— Значит, мы должны в две смены надрываться? — громко заговорила Нинша Колобихина. — Рисковое положение… Да оно у нас сроду рисковое. Сроду, как кони, за всех отдуваемся!
— Ну, тебе бы только пошуметь, Колобихина, — устало сказал Постников. — Поругаться бы лишний раз.
— Дак как не ругаться-то? Нас заставляют мантулить в две смены, да еще и слова не скажи!
Постников вдруг подозрительно прищурился.
— Постой, а чего это ты за всех отвечаешь? — негромко, с особой значительностью в голосе спросил он. — За весь коллектив? Может, уже не Тырышкина, а ты звеньевая? Или тебя товарищи уполномочили выступить? Ты за что агитируешь?
Нинша прикусила язык, растерянно заозиралась на подруг. А Постников выждал немного и продолжал уже другим, мирным голосом, мягким и укоризненным:
— С чего ты взяла, Колобихина, будто тебя заставляют? Не хочешь помочь колхозу в трудное время — не надо. Неволить не станем. Другие найдутся, более сознательные. Но мы это запомним… Я никого не заставляю, я только прошу помочь. Мало для тебя колхоз сделал? Хоть раз в чем-нибудь был отказ? Чтоб ты могла обижаться?! — Поглядел на потупившуюся Галку, на равнодушную Валентину, на Степана. — Уж кому-кому, а вашему звену все даем в первую очередь. Можно сказать, в ущерб другим.
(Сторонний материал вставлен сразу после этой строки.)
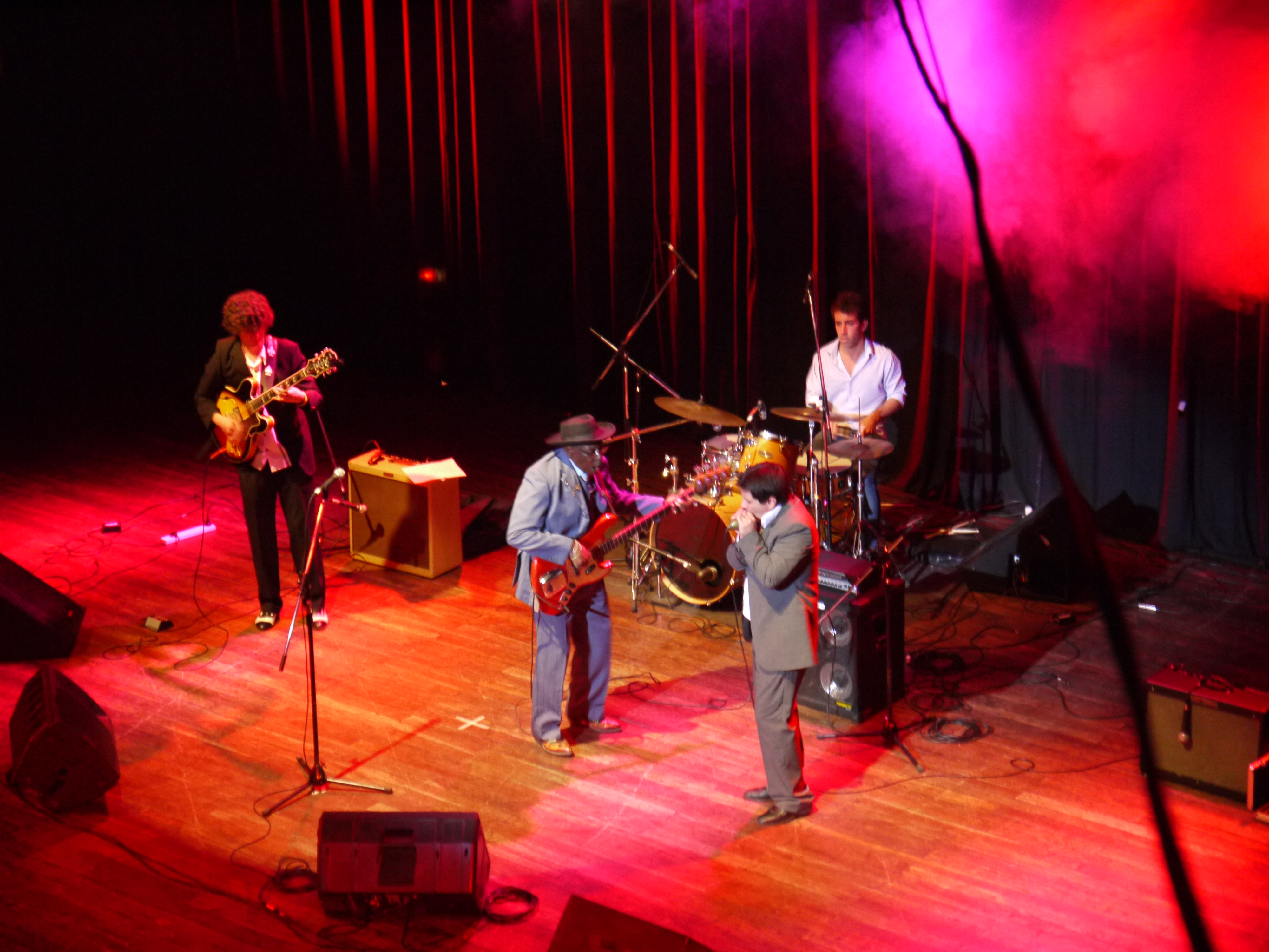 el bajista de blues Bob Stroger durante un concierto en Salta

— Да я разве говорю, что отказываете? — смущенно оправдывалась Колобихина, но Постников ее перебил:
— Ты ведь даже и не выслушала меня до конца, а сразу в крик. Несерьезно… Мы с парторгом уже все звенья объехали, и никто нигде не скандалил. Люди проявили сознательность. Надо — значит надо. Брагины, так те прямо сегодня во вторую смену останутся. Глядите, обгонят вас мужики. — Трактористки соревновались со звеном Брагиных, и председатель бил на самолюбие. — И еще скажу… Другим я ничего не сулил, а вам обещаю: отсеемся — выделим крытую машину. В город вас на базар свозим. А по осени — комбико́рма в первую очередь. Вот парторг свидетель.
— Ты не покупай нас, Николай Николаич, — поморщилась Евдокия. — Прикинем, что к чему, и решим.
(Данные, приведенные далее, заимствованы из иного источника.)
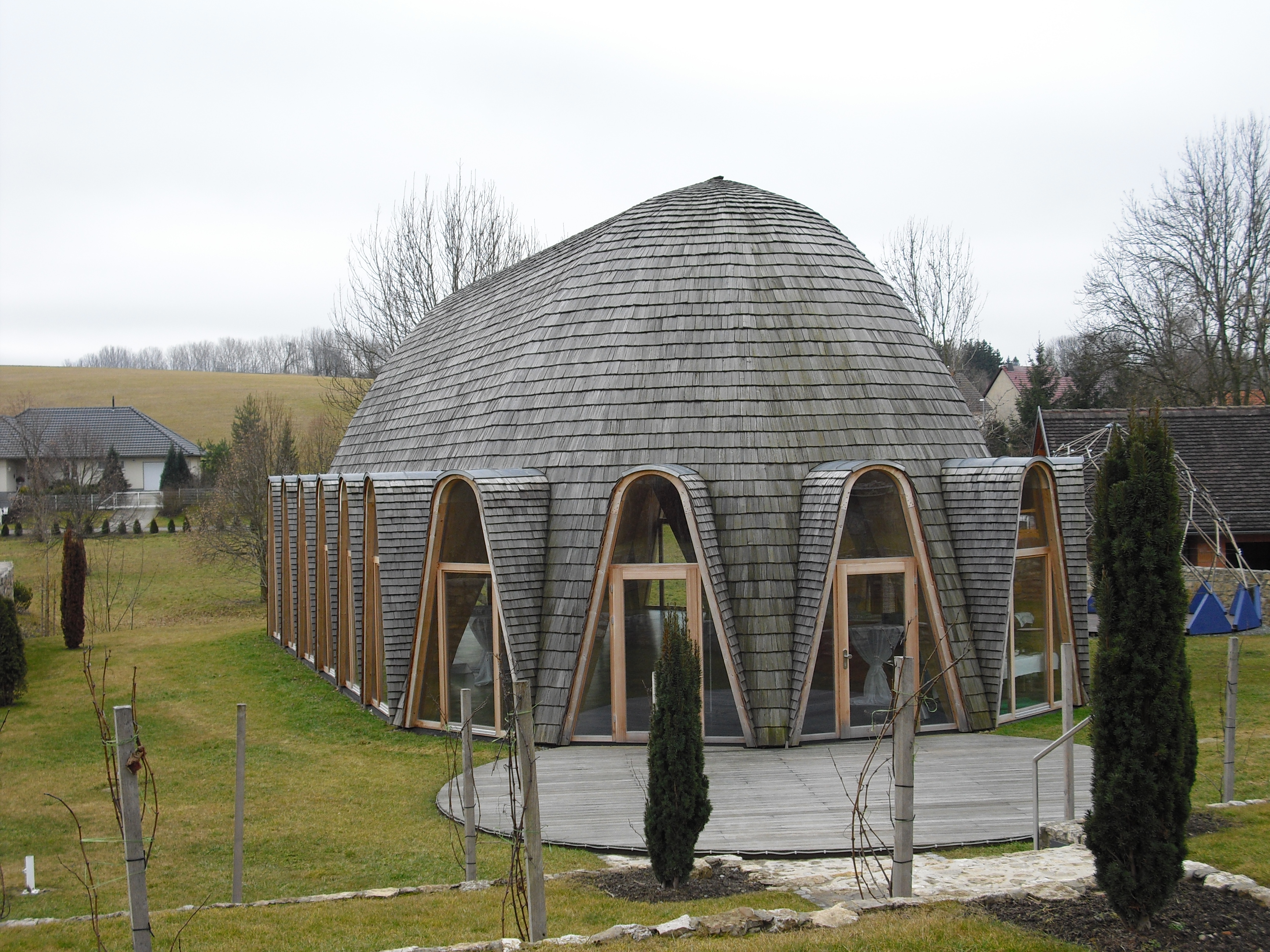 Maloca
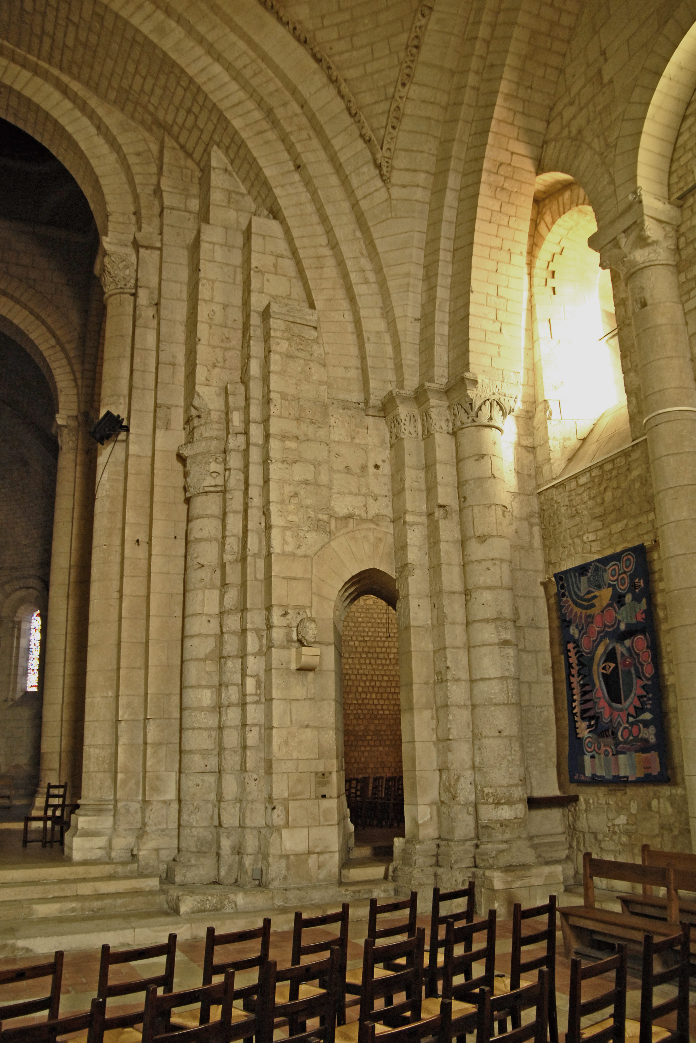 Abbaye aux Dames Saintes, Abteikirche, Schiff Südseite (vorne)

— Прикиньте, — немного успокоился председатель, уловив надежду в словах звеньевой. — А насчет сменщиков — в смысле механизаторов вообще — надо помозговать вместе. Девчат бы на это дело нацелить, а, Никитична?
— Каких девчат?
— Которые пока без дела сидят. И которые школу в этом году заканчивают. Надоело, понимаешь, кадры для хлопчатобумажного комбината выращивать.
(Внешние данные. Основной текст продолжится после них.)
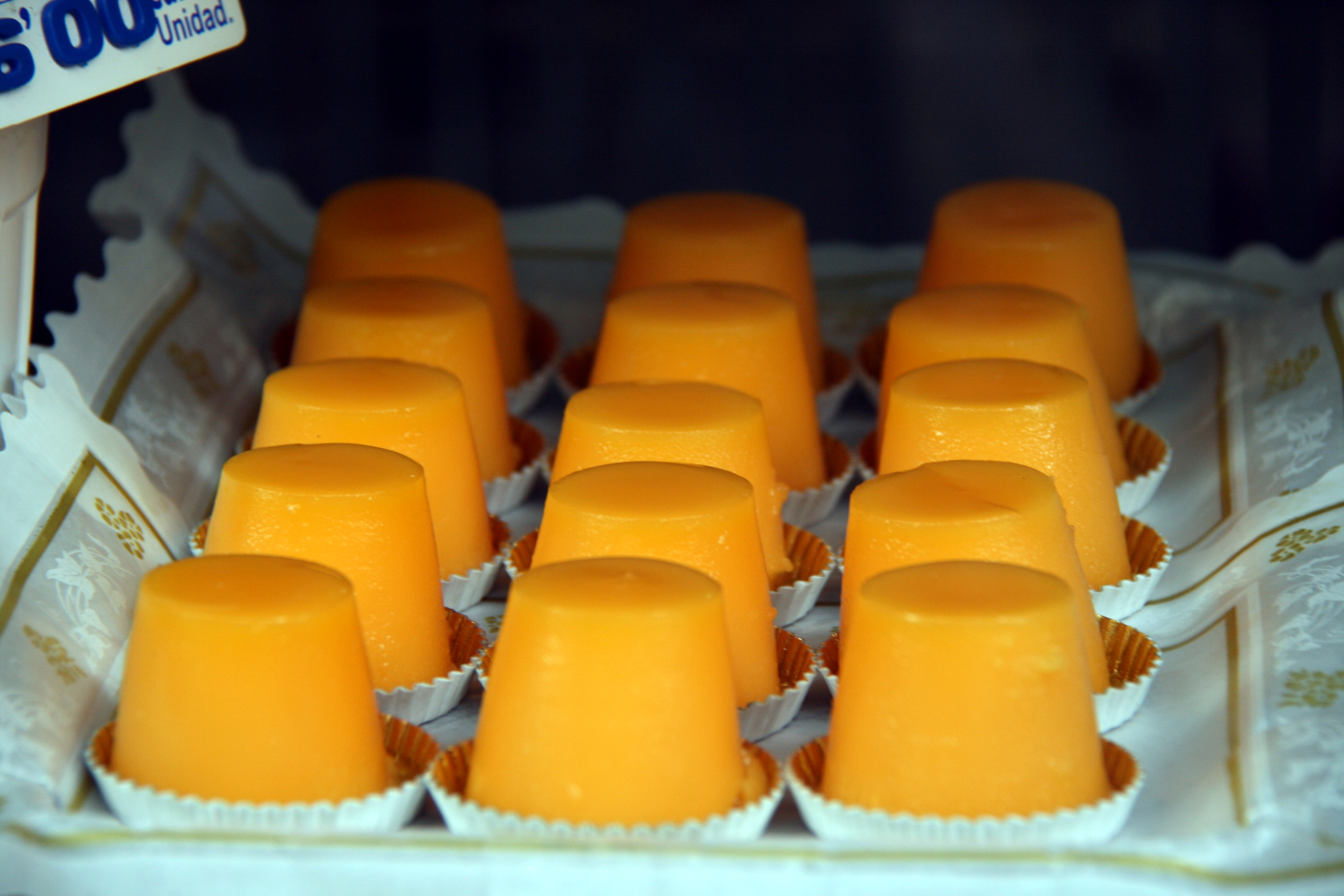 Tocinillos de cielo - Pastelería en Madrid
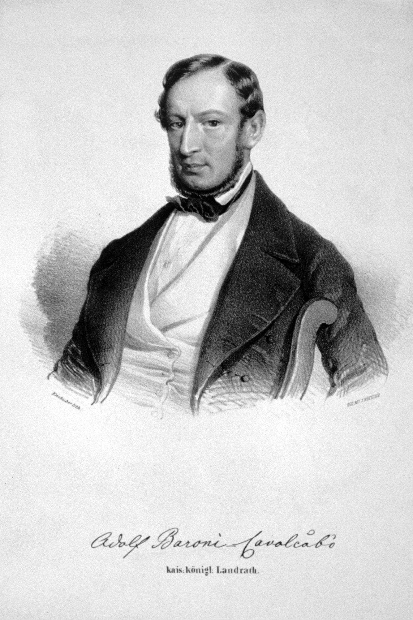 Adolf von Baroni-Cavalcabò, k. k. Beamter. Lithographie von Josef Kriehuber, um 1840
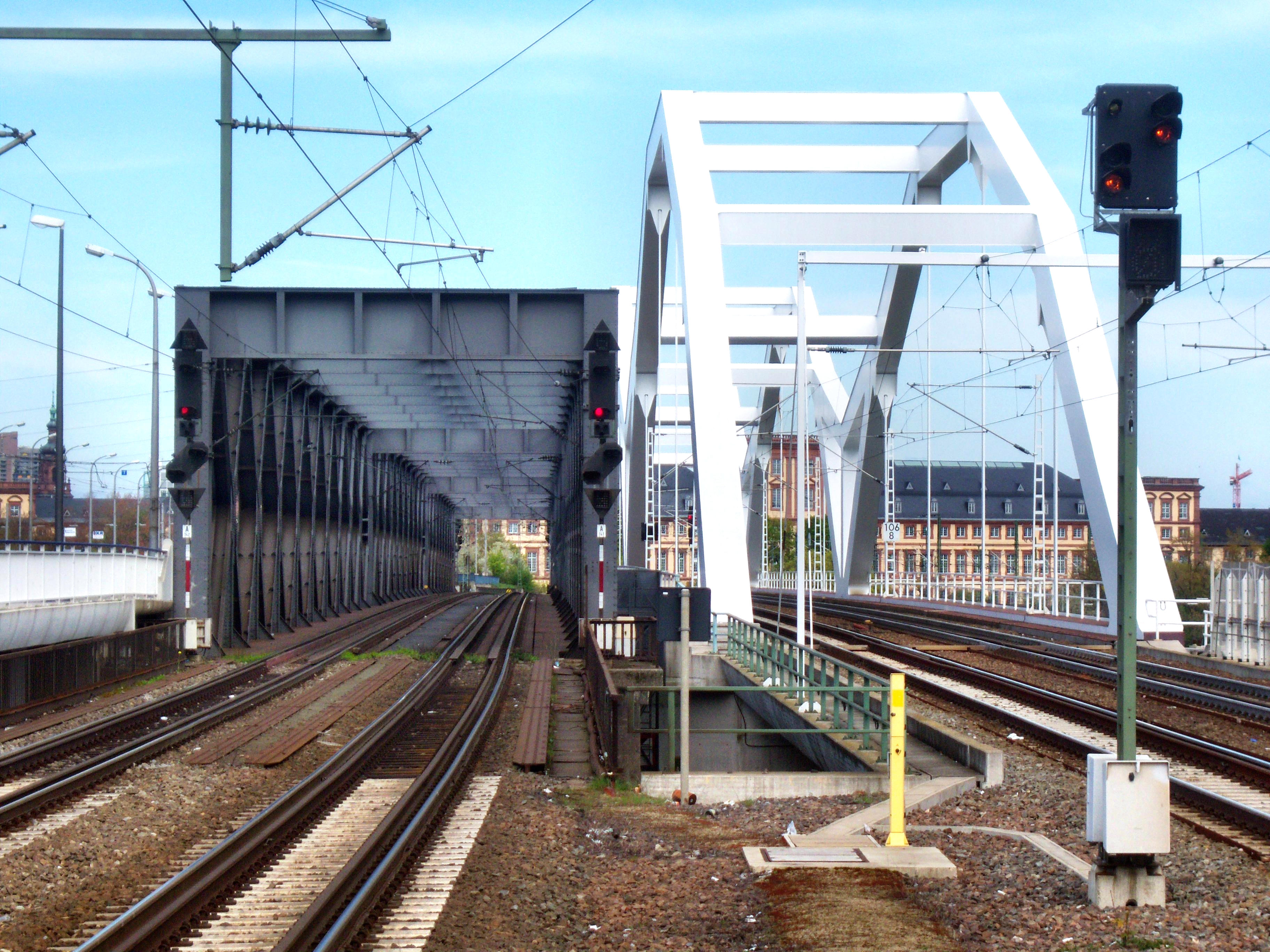 Die Eisenbahnbrücken der Konrad-Adenauer-Brücke zwischen Ludwigshafen am Rhein und Mannheim- links die alte, rechts die neu erbaute

— А почему только девчат? — раздраженно спросила красивая Валентина, по-прежнему косясь в сторону. Евдокия даже не взглянула на нее, будто не слышала, а Постников повернулся к Валентине.
— Парни в трактористы идут неохотно. На шоферов, баранку крутить — отбоя нет. Но у нас же не автобаза. Нам механизаторы нужны. Широкого профиля. А девчата, которые захотят после школы остаться в Налобихе, согласятся. Им либо в доярки, либо в механизаторы, больше деваться некуда. Да и должен же кто-то землю пахать, хлеб растить. А то вот Тырышкина осенью уйдет, из других звеньев выйдут на пенсию. Ветераны-то наши. А кто их заменит? Об этом сейчас думать надо.
— Это верно, — проговорила Евдокия с грустью.
— Агитировать девчат. Другого выхода нету, — продолжил Постников. — Давай, Евдокия Никитична, вот с севом закруглимся, соберем молодежь в клубе. С танцами, с буфетом. Дефицит какой-нибудь выбросим — трикотаж, парфюмерию. Ты и выступи перед ними. Наберутся добровольцы — курсы механизаторов откроем. Создадим женские звенья и полегче вздохнем…
Постников замолчал и, повернувшись к трактористкам боком, смотрел туда, куда недавно показывал Ледневу рукой. Очень его та сторона интересовала, даже прищурился и губу покусывал. Там, куда он неотрывно глядел, лежало на взгорье который год уже не паханное, заброшенное людьми Мертвое поле.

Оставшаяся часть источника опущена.